Monday, January 10, 2011

Dear All Sports Fans: There Isn’t a Conspiracy Against Your Team

It’s inevitable. You’re going to hear it from every sports fan.

“Why does the league hate my team?”

While I’m mainly a hockey follower, I don’t doubt that this is a common statement from every fanbase of a professional sports league.

“Well maybe if the NBA wasn’t busy humping the Lakers every 2 seconds…”

“Nothing is going to be done about it, the league hates the Canucks”(side note: it’s not the league; it’s self-respecting hockey fans).

“Crosby is only raking in the points because the league wants him to be their poster boy and therefore ensures that he is given the best opportunities to score, especially against Philly.”

“Penalties always get called on the Flames, and we never get any opportunities.” Maybe we’re just selectively trying to forget how awful their power play is.
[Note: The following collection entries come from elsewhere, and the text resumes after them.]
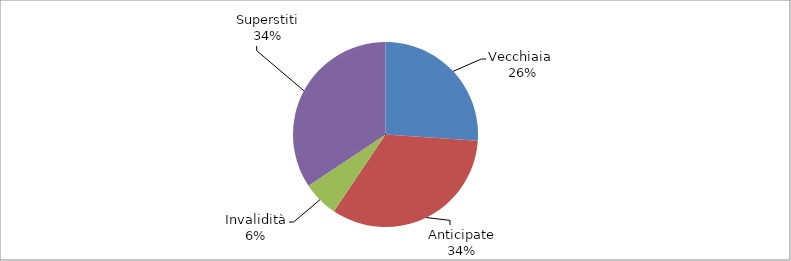
| Category | Series 0 |
|---|---|
| Vecchiaia  | 18288 |
| Anticipate | 23392 |
| Invalidità | 4383 |
| Superstiti | 24086 |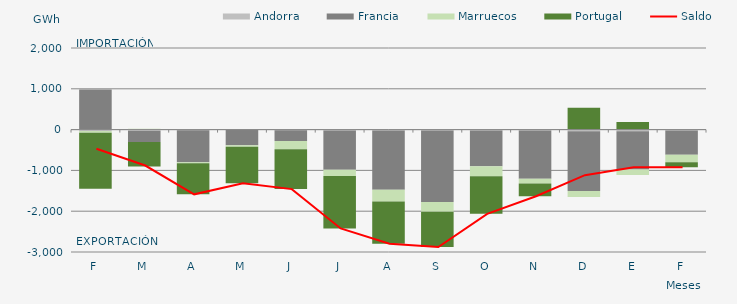
| Category | Andorra | Francia | Marruecos | Portugal |
|---|---|---|---|---|
| F | -34.803 | 984.059 | -44.168 | -1373 |
| M | -31.125 | -269.834 | 22.023 | -601.362 |
| A | -16.536 | -782.912 | -22.588 | -764.882 |
| M | -5.354 | -378.96 | -37.987 | -891.537 |
| J | -16.539 | -262.937 | -205.078 | -974.176 |
| J | -22.256 | -963.789 | -152.863 | -1283.78 |
| A | -20.355 | -1451.936 | -291.598 | -1034.215 |
| S | -19.779 | -1752.3 | -243.405 | -861.179 |
| O | -20.359 | -877.448 | -247.178 | -920.502 |
| N | -20.176 | -1184.993 | -114.159 | -314.568 |
| D | -39.88 | -1462.427 | -149.967 | 535.045 |
| E | -42.454 | -936.901 | -131.692 | 188.334 |
| F | -21.206 | -592.499 | -187.112 | -122.026 |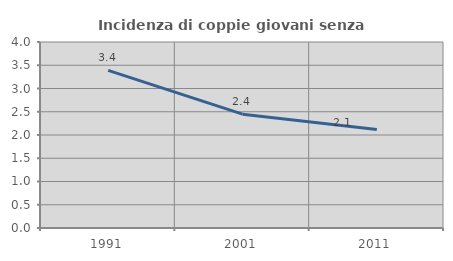
| Category | Incidenza di coppie giovani senza figli |
|---|---|
| 1991.0 | 3.39 |
| 2001.0 | 2.448 |
| 2011.0 | 2.119 |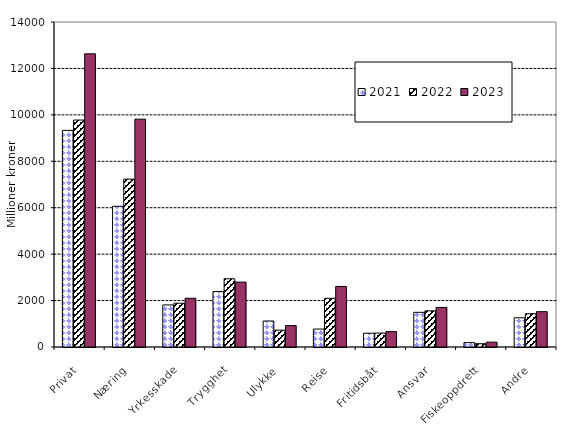
| Category | 2021 | 2022 | 2023 |
|---|---|---|---|
| Privat | 9329.626 | 9776.708 | 12630.226 |
| Næring | 6062.059 | 7230.909 | 9813.979 |
| Yrkesskade | 1811.924 | 1885.308 | 2098.33 |
| Trygghet | 2387.385 | 2938.864 | 2795.194 |
| Ulykke | 1120.298 | 724.487 | 922.019 |
| Reise | 773.788 | 2098.277 | 2609.279 |
| Fritidsbåt | 593.006 | 599.946 | 662.091 |
| Ansvar | 1493.658 | 1558.65 | 1705.128 |
| Fiskeoppdrett | 189.004 | 141.561 | 207.469 |
| Andre | 1258.06 | 1434.656 | 1521.886 |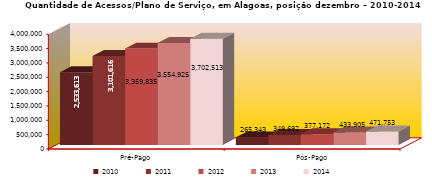
| Category | 2010 | 2011 | 2012 | 2013 | 2014 |
|---|---|---|---|---|---|
| Pré-Pago | 2533613 | 3101616 | 3359835 | 3554925 | 3702513 |
| Pós-Pago | 265343 | 349692 | 377172 | 433905 | 471753 |

Believe it or not, I’ve actually heard people say these things before. Well, I may have altered them a bit into proper English. We all know many of these people aren’t intelligent enough to properly use “therefore” or “ensures.”

Fact: every sports league is inconsistent in their rulings, reffing, etc. Yes, it’s true that Gary Bettman seems relentlessly determined to prevent another hockey team from coming to Canada, but is he behind the delayed return of the Stanley Cup to here? I sincerely doubt it. And don’t get me wrong; I’m no Bettman fan.

This was most recently heard in the 2010 Stanley Cup playoffs while the Canucks were playing the Blackhawks. You see, their loss had nothing to do with the fact that Roberto Luongo nearly shit his pants anytime Dustin Byfuglien was within 20 feet of his crease. It did, however, have everything to do with the fact that Bettman didn’t want them to have the Cup. I guess that’s one way to excuse 40 years of mediocrity. Or you could just retire another number and again dedicate it to “the fans.”

Even more hilarious are the “rumours” surrounding Sidney Crosby’s relationship with the league. You see, he’s the poster boy. He’s the money-maker. He’s the man. The fact that he has been practicing hockey practically since he was in the womb is irrelevant; he’s clearly favoured. In every single game. Nothing to do with talent at all.

That’s why the league threw the book at David Steckel, right? Oh wait….

Lastly, and perhaps, most hilarious, involves the recent debacle surrounding Tom Kostopoulos and Brad Stuart. After watching the jaw-shattering hit on Stuart, there wasn’t doubt in anyone’s mind (anyone with a brain) that Kostopoulos was going to be suspended. After all, injury? Wham. On a Detroit player? Double whammy.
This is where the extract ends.